I remember those days well.

Russia was THE enemy, who might bomb us at any time. There was a certain level of fear and uncertainty in the air.

My dad started digging a bomb shelter in the back yard. He dug a hole in the backyard and then gave up on it and filled it back in again.

Then the Cuban missile crisis came along and people were glued to the news. Kennedy faced down the Russians with a US blockade of Russian ships bringing missiles to Cuba.

Putin knows the history and it grates on him.
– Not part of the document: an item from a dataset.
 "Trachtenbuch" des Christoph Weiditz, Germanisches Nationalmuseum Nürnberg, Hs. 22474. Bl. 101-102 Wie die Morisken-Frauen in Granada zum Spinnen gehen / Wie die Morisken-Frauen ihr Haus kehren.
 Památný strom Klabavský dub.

He remembers Russia backing down from Kennedy, and the dissolution of the Soviet Union.

I think a good part of Putin's "insanity" is based on these historical grievances percolating in his brain for a long time.


----------



## sags (May 15, 2010)

My wife's father and grandparents emigrated from Poland to start a family farm in Saskatchewan

The whole area is families from that area of the world who came because Canada offered them land to farm.
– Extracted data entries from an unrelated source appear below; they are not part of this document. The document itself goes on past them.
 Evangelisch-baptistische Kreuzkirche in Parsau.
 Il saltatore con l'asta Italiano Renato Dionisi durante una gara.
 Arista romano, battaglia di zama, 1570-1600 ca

I asked her father one time about the "old country" and he waved his hand and didn't want to talk about it.

I said to my wife the other day that she was Polish, and she said "nope, I am Canadian".

My roots are in England and Belgium......but any connection was lost after my grandparents passed away.

People look at their ancestral roots in different ways it seems. I think families that maintain the language feel a closer connection.

A buddy was born in Canada but his parents were both born in Italy. They all speak fluent Italian and maintain strong connections with Italian customs.

I like the diversification of Canada and the cultural benefits that immgrants bring......but prefer they leave any old grievances back home.

People of Ukrainian or Russian backgrounds shouldn't be subject to some of the nonsense that has happened......like vandalism etc.


----------



## sags (May 15, 2010)

Here is a link to a fun little "old school" game.

Play level one and then listen to the sound track that starts at level 2. It reminds of the warnings we used to hear on the radio and tv.



https://www.newgrounds.com/portal/view/366341


----------



## Covariance (Oct 20, 2020)

james4beach said:


> Russia routinely flies military aircraft near Canadian & US airspace and is capable of using cruise missiles to hit targets in Canada.
> 
> Is there any resource, perhaps from the Cold War days, of the most likely Canadian targets? For example are BC and AB at higher risk due to proximity to Alaska? There's CFB Edmonton and a major fighter jet base in northern Alberta.
> 
> Basically I am wondering, if this expands into into an actual Russia vs NATO war, which regions of Canada to avoid due to heightened risk of nuclear strike, or even conventional missiles.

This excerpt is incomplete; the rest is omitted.